In official comments, PIK representatives insisted that no one lives in the construction camp, and the cabins are needed so that the builders have a place to change clothes.
In the summer of 2019, the “non-existent” construction camp was still in place. Moreover, by that time, PIK had already accumulated many orders from regulatory authorities demanding the demolition of these objects. But most of them seem to have been ignored.
Excessive profit, period!
The presence of migrants at Russian construction sites is usually explained by a labor shortage: they say, there is no one to work, so we have to import cheap workers from abroad.

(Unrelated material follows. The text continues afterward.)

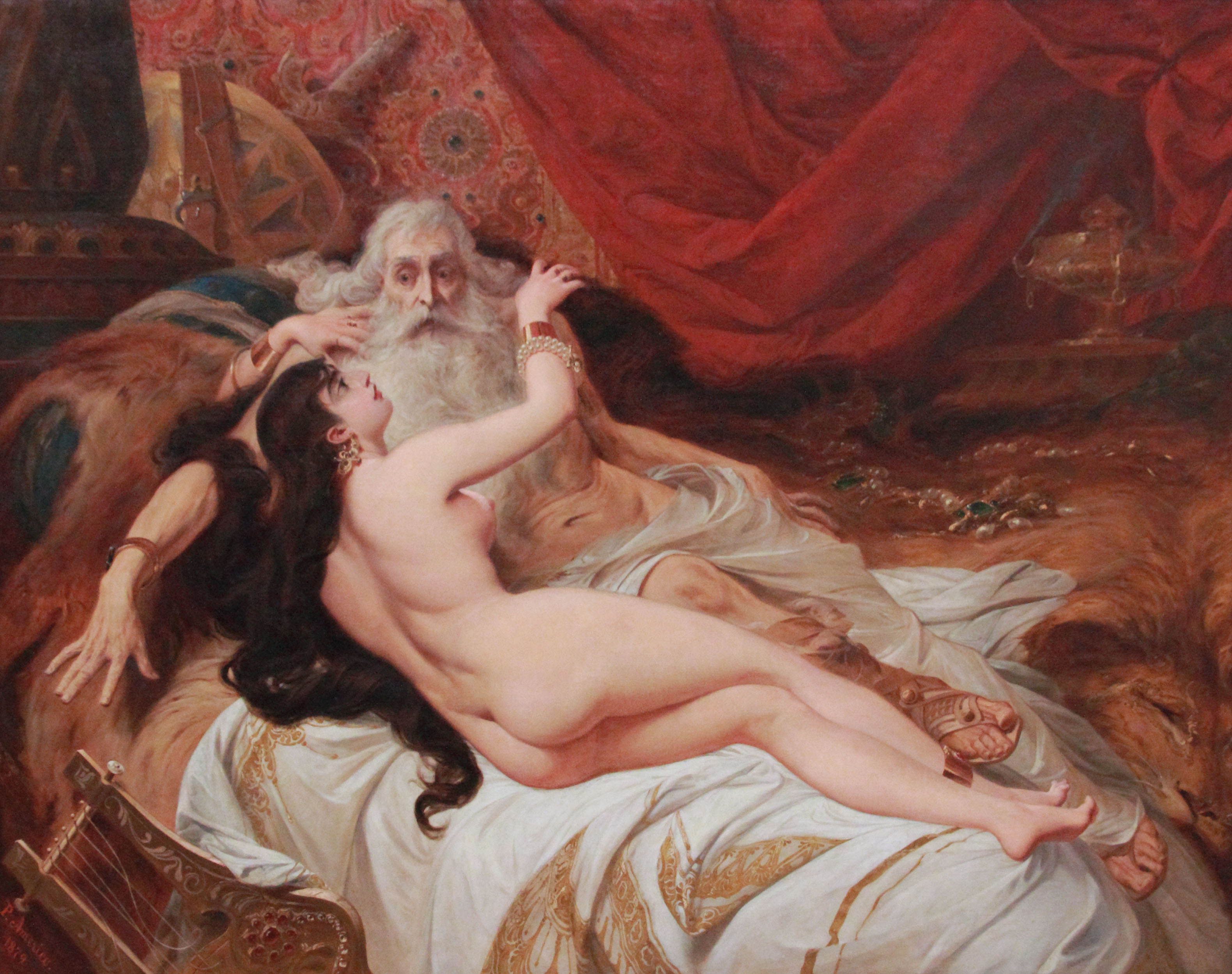 Pintura Davi e Abizag (1879) de Pedro Américo no Museu Nacional de Belas Artes.
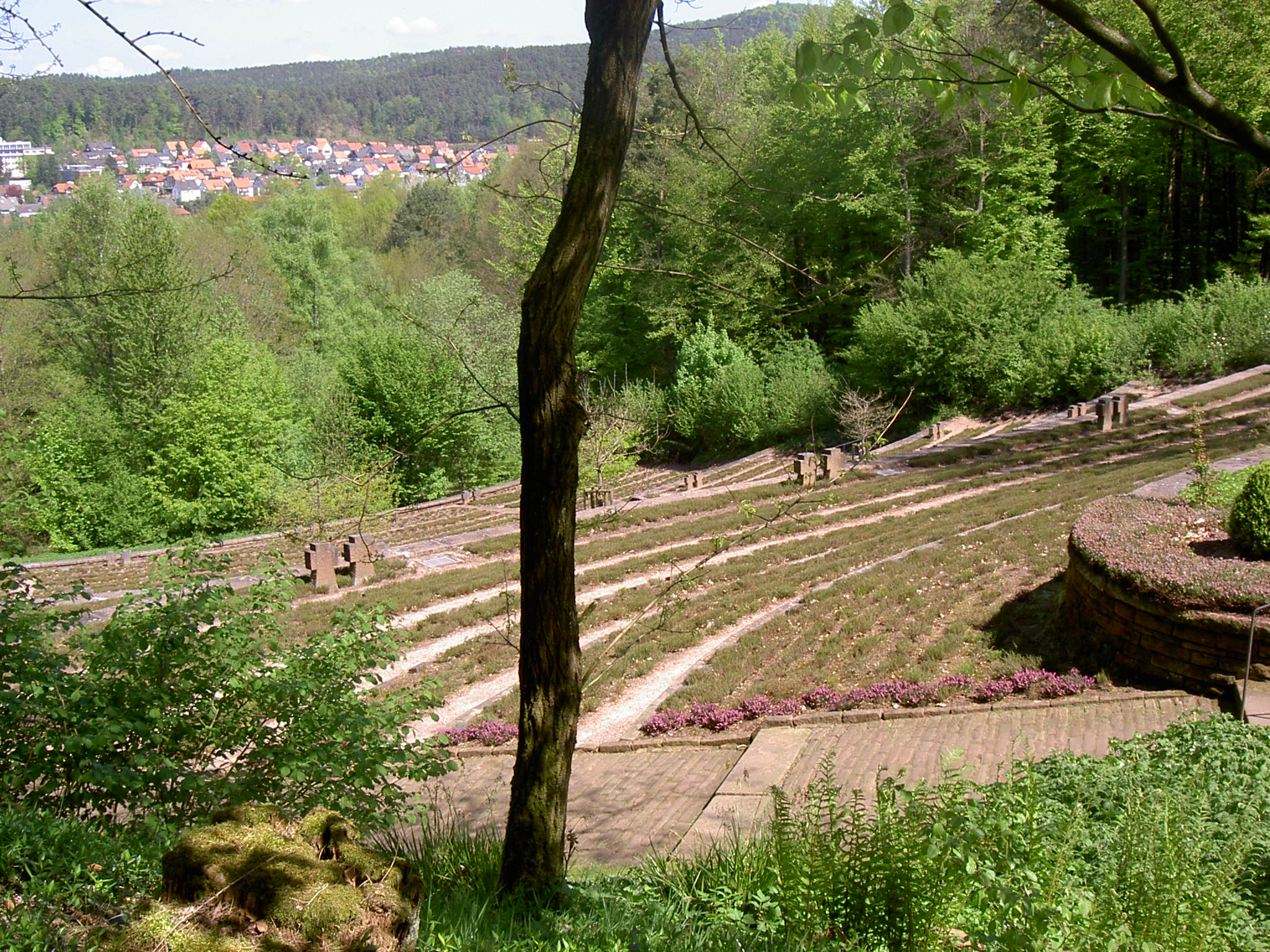 Soldatenfriedhof Dahn.

And the lack of legal registration is just a way to save money.
But apartment prices continue to rise all these years, and the quality of construction is only getting worse. The question naturally arises: is there any point in such savings and such workers? After all, it turns out that in such a situation the only winner is the developer, who builds all the new residential buildings on the cheap and sells them at a high price.
By the way, scandals with the quality of construction at PIK facilities occur almost more often than problems with illegal migrants. According to telegram channels, at the end of August in the capital’s Bolshaya Akademicheskaya 85 residential complex, ten floors were flooded due to an accident; in a newly built house on Sirenevy Boulevard, the ceiling collapsed in the entrance, and in the Buninskie Luga residential complex, due to errors in laying communications, a real “sea” formed on the street.
The question arises: in this situation, are those same migrants needed on construction sites? Maybe the developer should start hiring skilled workers? However, in this case, developers will have to accept a significant reduction in profits. But, as practice shows, they are not ready to do this, no matter what.